Come si effettua l’esame dell’autofluorescenza

L’autofluorescenza della retina è un test indolore e particolarmente rapido. Come funziona? Per ottenere l’immagine retinica in autofluorescenza l’esperto non dovrà fare altro che illuminare la retina grazie a una sorgente luminosa blu cobalto, schermando invece la fluorescenza di ritorno tramite un filtro giallo. La tecnica è la stessa della fluorangiografia, ma non viene iniettata nessuna sostanza. L’immagine retinica viene poi acquisita tramite l’angiografo con fotografie del polo superiore. Successivamente verrà calcolata l’immagine media di circa 12 fotogrammi consecutivi.

È stato infatti dimostrato che l’autofluorescenza nelle cellule aumenta (iperautofluorescenza) quando siamo in presenza di un’attività biologica accelerata o di una difficoltà di smaltimento dei prodotti di scarto durante le normali funzioni metaboliche. Questo permette di individuare la presenza di un danno retinico molto prima che si possa manifestare clinicamente. Le ipoautofluorescenze possono invece essere espressione di patologie degenerative dovute all’assenza di epitelio pigmentato (e quindi di lipofuscina) o di strutture fisiologicamente non autofluorescenti. La morte della cellula (apoptosi) determinerà un’ipoautofluorescenza assoluta. Pertanto ciò significa che l’aumento o la riduzione di lipofuscina nelle cellule rappresenta una sorta di segnale d’aiuto lanciato dall’occhio e in particolare dalla retina.

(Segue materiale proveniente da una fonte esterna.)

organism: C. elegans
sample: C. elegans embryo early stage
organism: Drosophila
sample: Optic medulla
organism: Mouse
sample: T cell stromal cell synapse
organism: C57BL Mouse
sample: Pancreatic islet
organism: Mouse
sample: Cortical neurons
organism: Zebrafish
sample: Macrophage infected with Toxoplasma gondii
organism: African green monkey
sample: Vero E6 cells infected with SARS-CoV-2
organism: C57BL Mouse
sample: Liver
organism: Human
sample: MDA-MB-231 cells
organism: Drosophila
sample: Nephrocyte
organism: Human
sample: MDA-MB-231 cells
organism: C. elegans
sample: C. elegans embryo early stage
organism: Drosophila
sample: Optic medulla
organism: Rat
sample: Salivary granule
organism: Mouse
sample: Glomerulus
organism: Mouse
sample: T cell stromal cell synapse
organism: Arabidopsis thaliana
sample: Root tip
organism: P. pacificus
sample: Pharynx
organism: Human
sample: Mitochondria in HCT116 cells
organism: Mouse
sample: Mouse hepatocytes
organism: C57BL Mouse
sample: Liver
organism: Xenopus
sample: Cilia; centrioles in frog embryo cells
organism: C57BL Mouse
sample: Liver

Vantaggi dell’autofluorescenza

L’autofluorescenza della retina è un test non invasivo e moderno che spesso viene preferito ad altre tipologie di esami con il verde di indocianina o la fluoresceina. Questo perché non prevede l’iniezione di sostanze e di conseguenza particolari effetti collaterali. Anche se i coloranti che vengono iniettati solitamente sono sicuri e privi di iodio, comportano comunque alcuni disturbi. I più frequenti riguardano l’insorgenza di nausea (transitoria) subito dopo l’iniezione.

Nei pazienti allergici si possono manifestare rash cutanei o prurito, mentre più raramente può verificarsi uno shock anafilattico. Inoltre è possibile che il colorante fuoriesca dalla vena, invadendo il tessuto sottocutaneo, con dolore transitorio nell’area dell’iniezione. Infine nelle ore successive all’esame, le urine e la pelle del paziente potrebbero assumere un colore arancione.

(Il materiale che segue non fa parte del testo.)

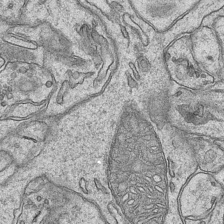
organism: Mouse
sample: CA1 Hippocampus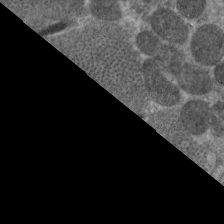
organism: C. elegans
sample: Pharynx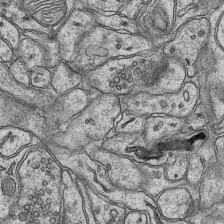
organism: Mouse
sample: CA1 Hippocampus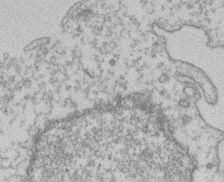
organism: Mouse
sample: T cell stromal cell synapse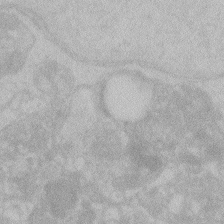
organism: Zebrafish
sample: Macrophage infected with Toxoplasma gondii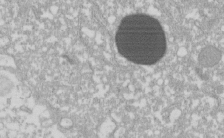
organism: Xenopus
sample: Cilia; centrioles in frog embryo cells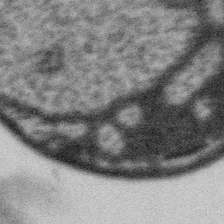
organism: Gemmata obscuriglobus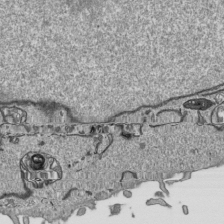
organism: Human
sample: Mitochondria in HCT116 cells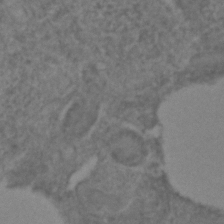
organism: C. elegans
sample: C. elegans embryo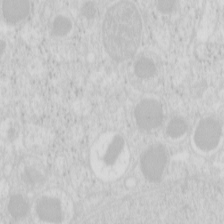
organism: Mouse
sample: Pancreas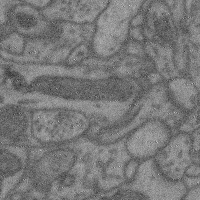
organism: Mouse
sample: Cerebral cortex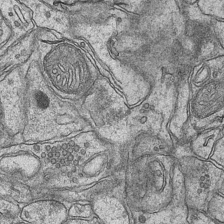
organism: Mouse
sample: CA1 Hippocampus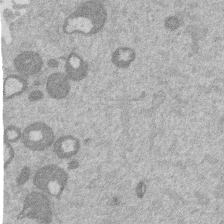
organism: Mouse
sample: Dividing mouse embryo 1 cell stage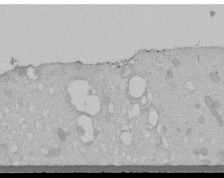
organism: Human
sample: Melanocyte Keratinocyte synapse skin construct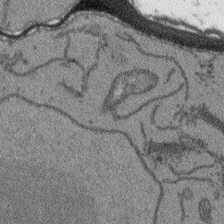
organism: Arabidopsis thaliana
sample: Root tip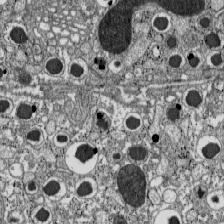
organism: C57BL Mouse
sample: Pancreatic islet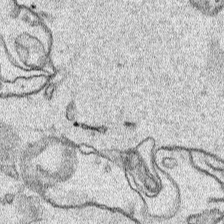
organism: Human
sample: Mitochondria in HCT116 cells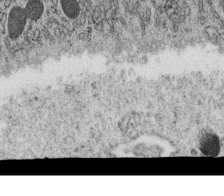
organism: C. elegans
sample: C. elegans oocyte; sperm cells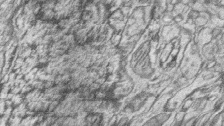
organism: Zebrafish
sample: synaptic ribbons in rod cells and cone cells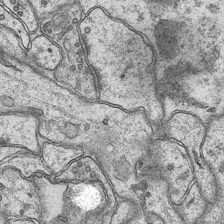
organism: Mouse
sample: CA1 Hippocampus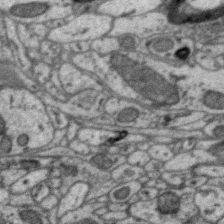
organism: Zebra finch
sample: Brain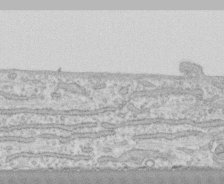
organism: Human
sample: CRL-1474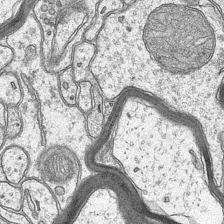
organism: Mouse
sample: CA1 Hippocampus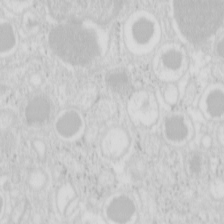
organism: Mouse
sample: Pancreas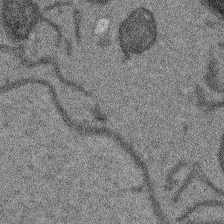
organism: Arabidopsis thaliana
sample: Root tip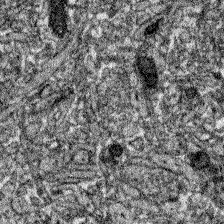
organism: Zebrafish
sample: Larval olfactory bulb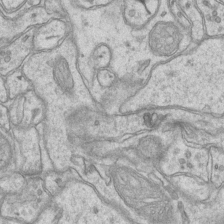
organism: Mouse
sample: CA1 Hippocampus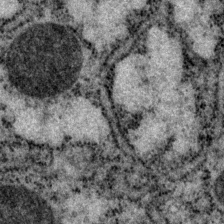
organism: P. pacificus
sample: Pharynx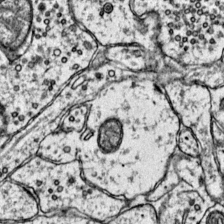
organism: Mouse
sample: Primary visual cortex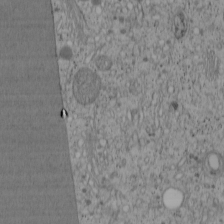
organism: African green monkey
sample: COS-7 cells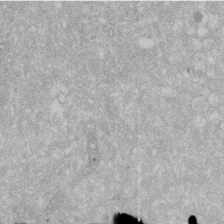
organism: Human
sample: HIV infected U937 cells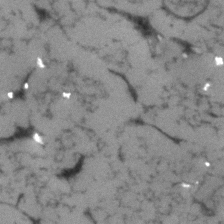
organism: Human
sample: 1205lu cells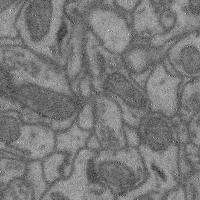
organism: Mouse
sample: Cerebral cortex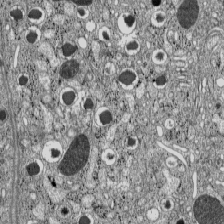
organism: C57BL Mouse
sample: Pancreatic islet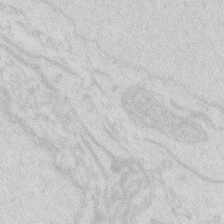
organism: Zebrafish
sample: Macrophage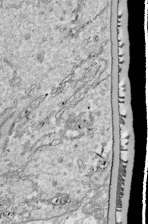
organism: Drosophila
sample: Cell division; meiosis; drosophila spermatocytes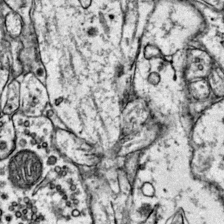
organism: Mouse
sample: Primary visual cortex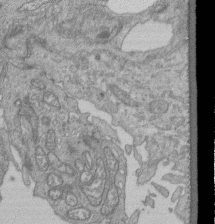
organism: Human
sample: Retinal organoid Rod and Cone cells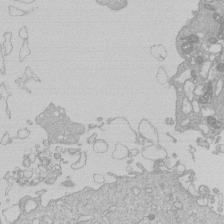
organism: Human
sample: Macrophage cells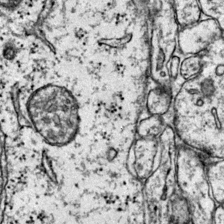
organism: Mouse
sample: Primary visual cortex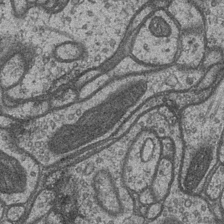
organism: Drosophila
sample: Optic medulla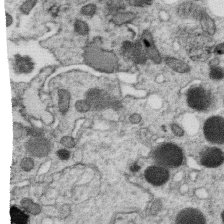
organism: C. elegans
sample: C. elegans oocyte; sperm cells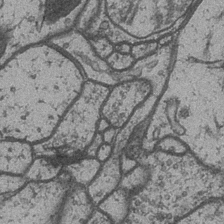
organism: Drosophila
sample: Optic medulla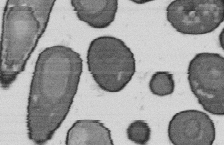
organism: B. subtilis
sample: Bacterial spore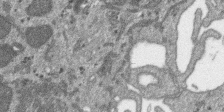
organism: Human
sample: Lung epithelial cells infected with SARS-CoV-2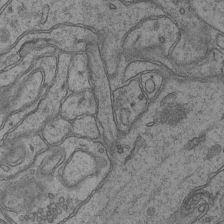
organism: Mouse
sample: CA1 Hippocampus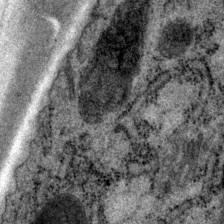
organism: P. pacificus
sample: Pharynx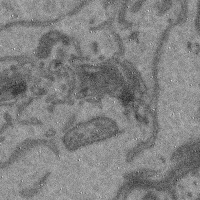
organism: Mouse
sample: Cerebral cortex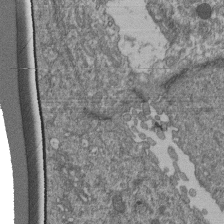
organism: Human
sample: Retinal organoid Rod and Cone cells

Quando e perché sottoporsi a un’autofluorescenza

L’autofluorescenza della retina è un esame utile per uno screening precoce di numerose malattie, fra cui le maculopatie – corioretinopatia sierosa centrale, corioretinite infettiva, distacco di retina, degenerazione maculare legata all’età, fori maculari, edema maculare, malattia di Stargardt e malattia di Best –, e nei casi di follow-up. Consente infatti ai pazienti, soprattutto quelli allergici ai coloranti, uno studio non invasivo e preciso di tali patologie. Viene consigliato anche a soggetti affetti da insufficienza epatica o renale a cui viene sconsigliato e controindicato il ricorso alle normali tecniche angiografiche.

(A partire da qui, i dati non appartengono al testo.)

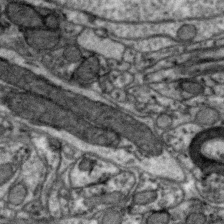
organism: Zebra finch
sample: Brain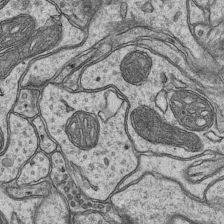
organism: Mouse
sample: CA1 Hippocampus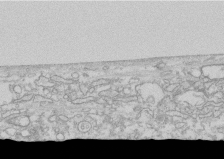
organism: Human
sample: CRL-1474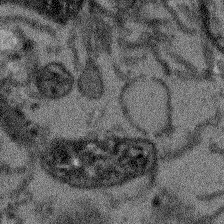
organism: Arabidopsis thaliana
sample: Root tip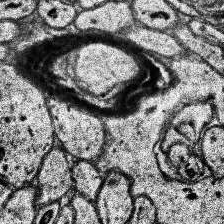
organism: Human
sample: Temporal Lobe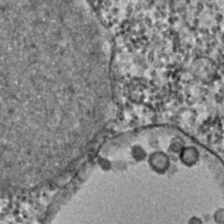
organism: C. elegans
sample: C. elegans embryo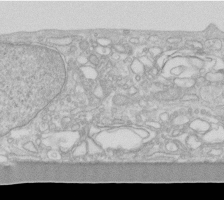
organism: Human
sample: Fibroblast cells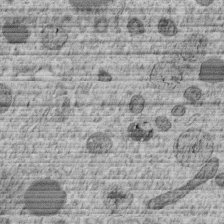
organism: C. elegans
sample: C. elegans embryo early stage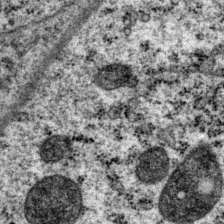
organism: P. pacificus
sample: Pharynx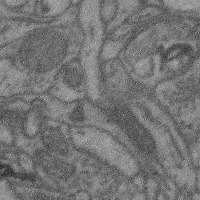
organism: Mouse
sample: Cerebral cortex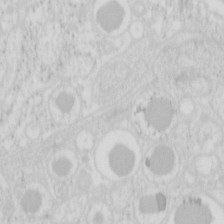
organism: Mouse
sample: Pancreas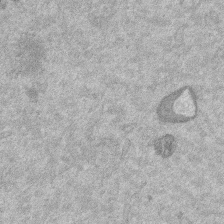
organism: Mouse
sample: Dividing mouse embryo 1 cell stage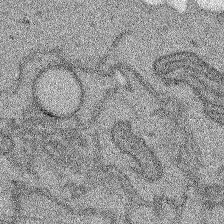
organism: Human
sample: HeLa cells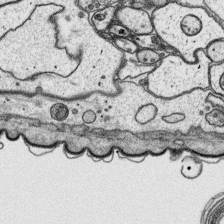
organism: Platynereis dumerilii
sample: Parapodia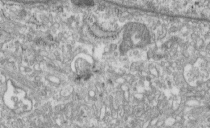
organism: Human
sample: Centriole in fibroblast cells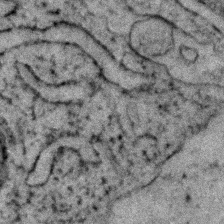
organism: Zebrafish
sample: Zebrafish embryo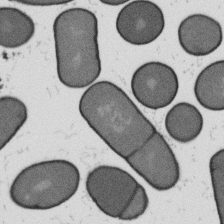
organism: B. subtilis
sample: Bacterial spore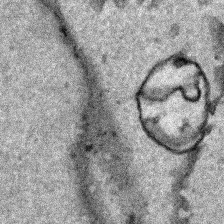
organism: Human
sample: Mitochondria in HCT116 cells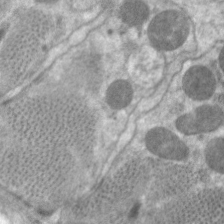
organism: C. elegans
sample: Pharynx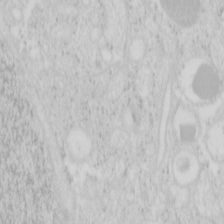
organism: Mouse
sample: Pancreas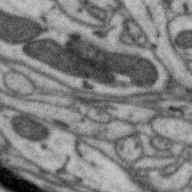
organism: Zebra finch
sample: Brain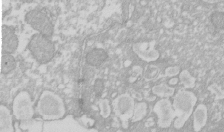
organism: Xenopus
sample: Cilia; centrioles in frog embryo cells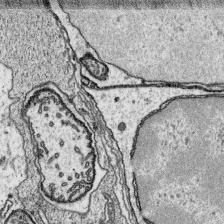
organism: Platynereis dumerilii
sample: Parapodia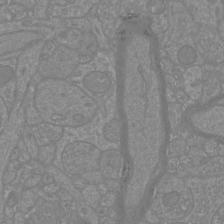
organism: Mouse
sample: Cortical neurons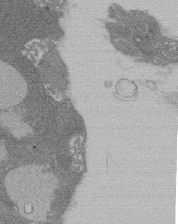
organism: Rat
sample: Salivary granule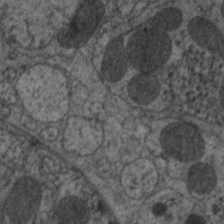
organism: C. elegans
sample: Pharynx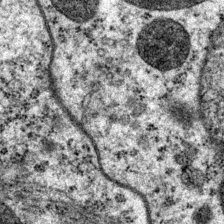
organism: P. pacificus
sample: Pharynx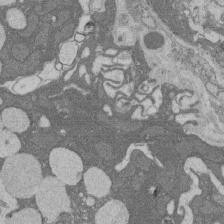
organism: Rat
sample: Salivary granule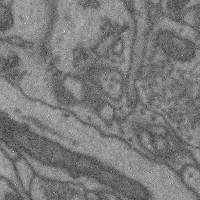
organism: Mouse
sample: Cerebral cortex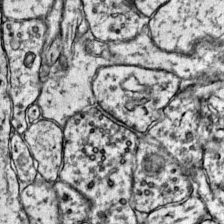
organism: Mouse
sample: Primary visual cortex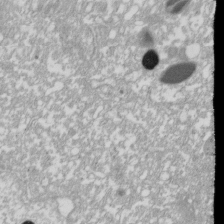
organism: Xenopus
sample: Cilia; centrioles in frog embryo cells

L’esame dell’autofluorescenza del fondo dà utili informazioni nello studio delle malattie della macula, come la degenerazione maculare senile e il foro maculare, nelle degenerazioni retiniche eredo familiari, nella degenerazione maculare vitelliforme, nella retinite pigmentosa e nelle malattie infiammatorie della coriocapillare.